As Cheech Marin and Tommy Chong pointed out 30 years ago, things are tough all over. Americans are eating out less today than they were even 6 months ago, and it's not such a broad inference to think that this trend has crept into the bar scene as well. It's difficult to thrive as a small bar in hard economic times.
Several watering holes near 66th Street and Ulmerton in Largo have come and gone in recent years, and it's easy to see why. There are many to choose from, but there are few residential areas, and strip-mall bars generally don't have the same draw enjoyed by a downtown area or entertainment complex. Opening a bar here is guaranteed to be a challenge.
La La's Brew House is one of the area's newest challengers, opening at the beginning of this year in a space previously occupied by a handful of different bars over the past decade and a half. In recent memory, it's been Bar One45, Whistles, and Beer Goggles. A chrome plate behind some of the beer taps pays unintentional homage to the space's history, bearing the faint outline of Whistles' bawdy, probably-not-printable slogan.
But La La's is not quite the same as the bars that have come before it. Owner Michelle Richards and her husband, general manager and occasional bartender Louie Ward, have really put a shine on the place, making it one of the tidier and more welcoming bars in the immediate vicinity. It's not much to look at from the outside, but inside it's colorful and friendly — a good mix to please both longtime regulars and mere passers-by.
The interior is made up of a long, straight bar on one side and an area on the other side filled with a pool table, a group of high-tops, and a stage for live bands and karaoke. In between is an island bar, atop which sits a massive, mid-century traffic light. Two smaller traffic lights sit behind the bar, establishing a unique de facto theme.
The term brew house doesn't always have a clear meaning. Sometimes it indicates that a bar has an in-house brewing operation, other times it denotes a focus on serving a variety of different brews. La La's falls into the second category, with a selection of craft beers on draft and in bottles that's modest in comparison to other area beer bars, but relatively impressive in the surrounding bar landscape.

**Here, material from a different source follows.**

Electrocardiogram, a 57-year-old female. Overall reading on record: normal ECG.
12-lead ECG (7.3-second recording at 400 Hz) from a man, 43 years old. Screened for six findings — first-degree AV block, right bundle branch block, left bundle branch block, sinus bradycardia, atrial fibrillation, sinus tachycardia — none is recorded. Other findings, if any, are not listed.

La La's may not be the ultimate craft-beer lover's paradise, but it's a friendly outpost for quality beer in an area where frosty mugs of domestic light lagers still reign supreme.

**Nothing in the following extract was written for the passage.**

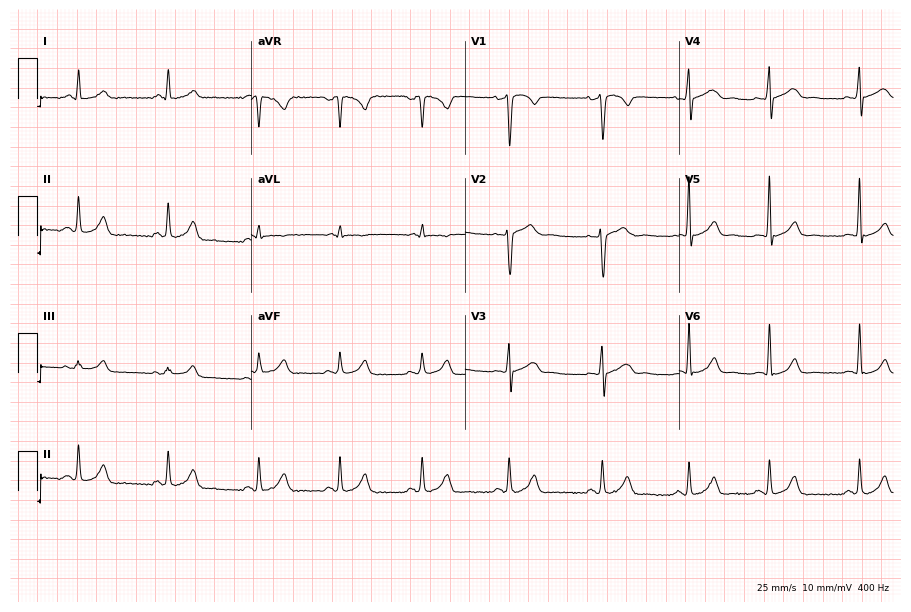
Electrocardiogram (8.7-second recording at 400 Hz), a 29-year-old male. Overall reading on record: normal ECG.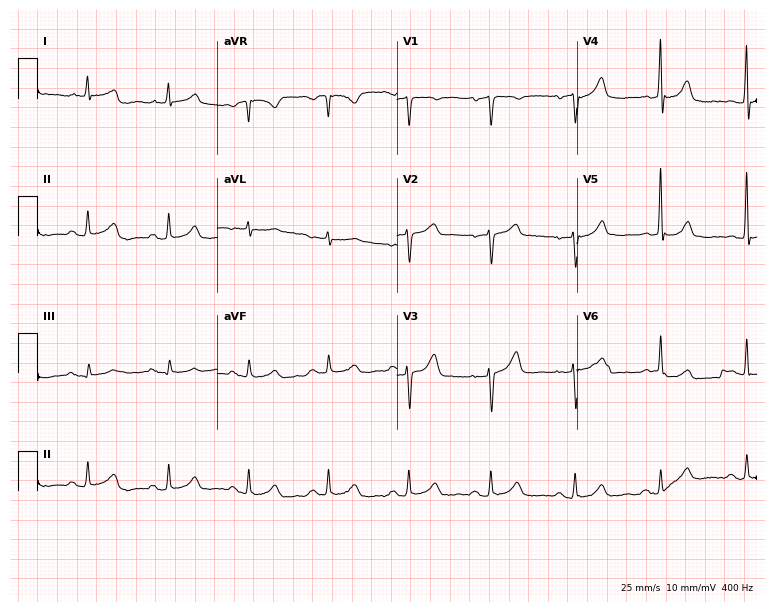
Resting 12-lead electrocardiogram. Patient: a 69-year-old male. None of these six findings is recorded: first-degree AV block, right bundle branch block, left bundle branch block, sinus bradycardia, atrial fibrillation, sinus tachycardia. Other findings, if any, are not listed.

La La's is also a music venue, primarily featuring shows organized by Tampa Bay Hardcore, a group of promoters and musicians involved in the local hardcore punk scene. This unlikely pairing has made La La's one of the more active venues in the area for punk shows, although other genres and styles are welcome as well.

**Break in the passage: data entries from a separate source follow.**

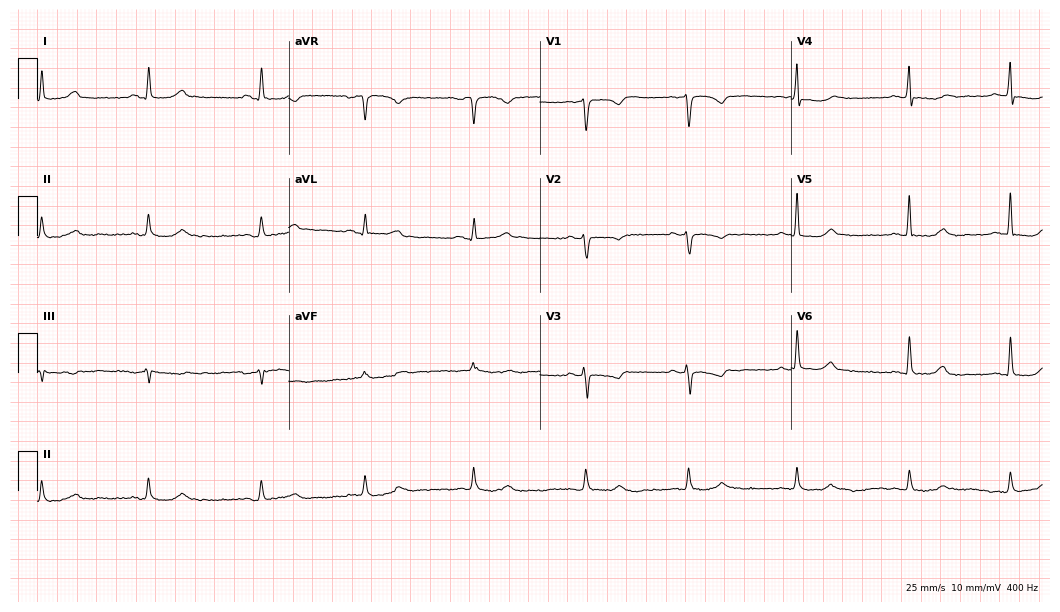
ECG (10.2-second recording at 400 Hz) — a female, 53 years old. Screened for six findings — first-degree AV block, right bundle branch block (RBBB), left bundle branch block (LBBB), sinus bradycardia, atrial fibrillation (AF), sinus tachycardia — none is recorded. Other findings, if any, are not listed.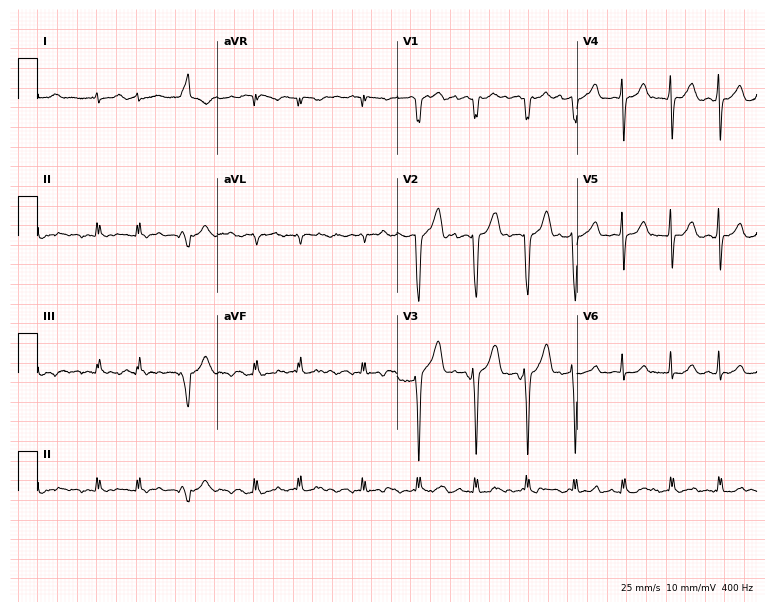
Electrocardiogram (7.3-second recording at 400 Hz), a 73-year-old male. Interpretation includes atrial fibrillation.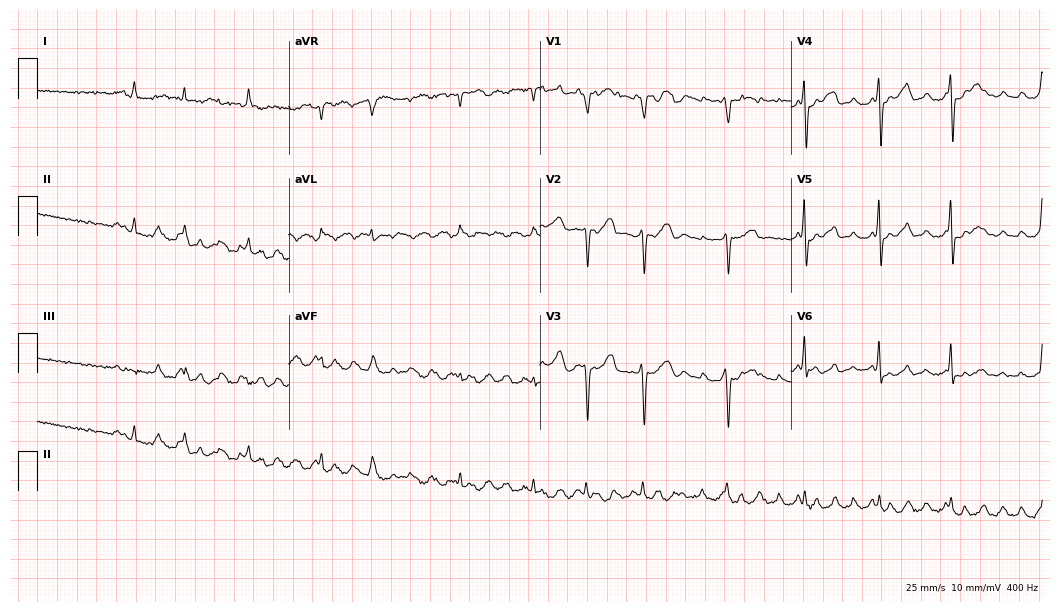
12-lead ECG (10.2-second recording at 400 Hz) from a male patient, 74 years old. Findings include atrial fibrillation.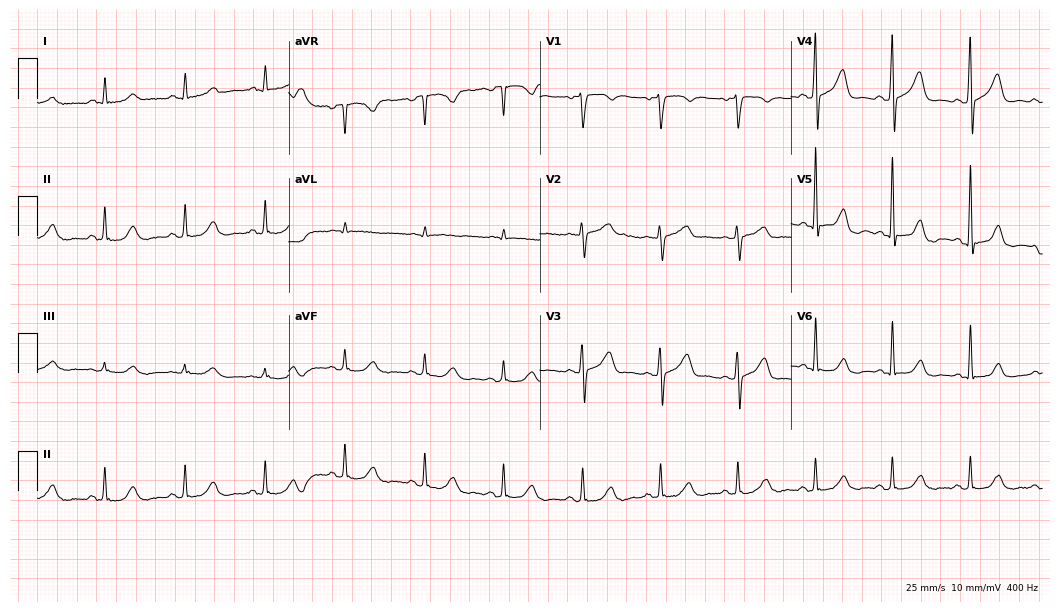
Electrocardiogram (10.2-second recording at 400 Hz), a man, 71 years old. Overall reading on record: normal ECG.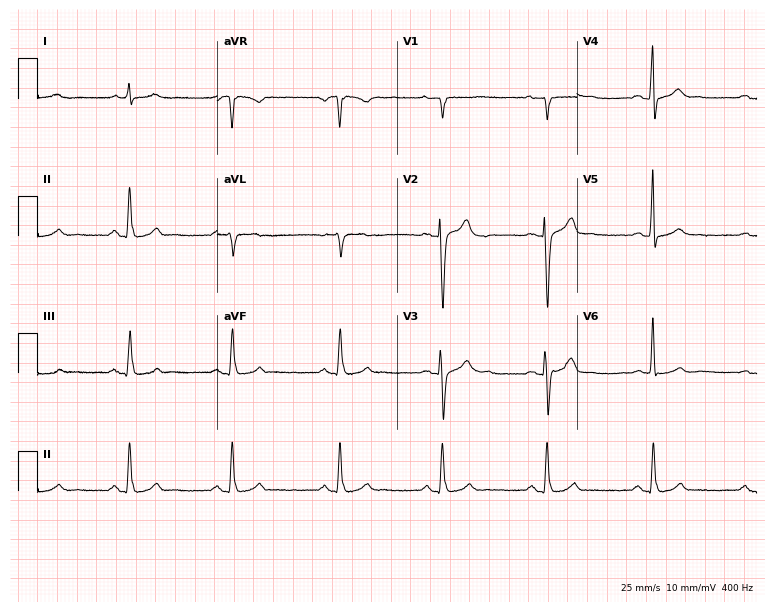
12-lead ECG (7.3-second recording at 400 Hz) from a man, 42 years old. Labelled as a normal ECG.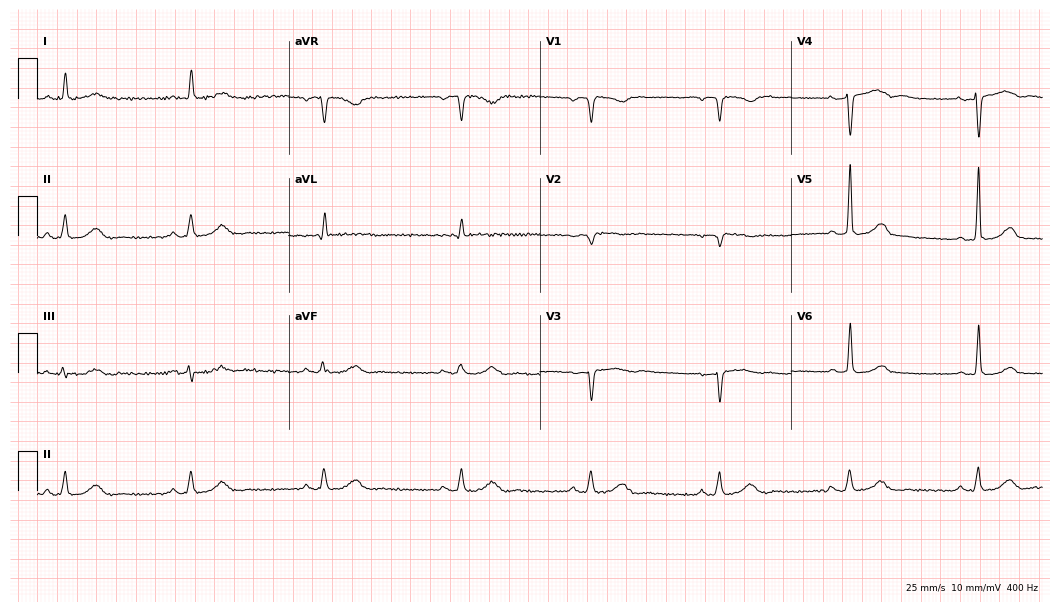
Resting 12-lead electrocardiogram. Patient: a woman, 76 years old. The tracing shows sinus bradycardia (a sinus rate of 50 beats per minute or less).

On most nights, however, La La's is simply a neighborhood bar with a handful of good beers (most served in the proper glassware, even!) and a friendly, conversation-centered atmosphere. The TVs and music are kept at a low volume, and the staff always seems engaged with the patrons. When we stopped in, Louie was working the bar and we spent much of the time chatting about everything from politics to music, and of course, beer. Although I get the impression that much of the bar's patronage consists of regulars, we felt welcome right off the bat.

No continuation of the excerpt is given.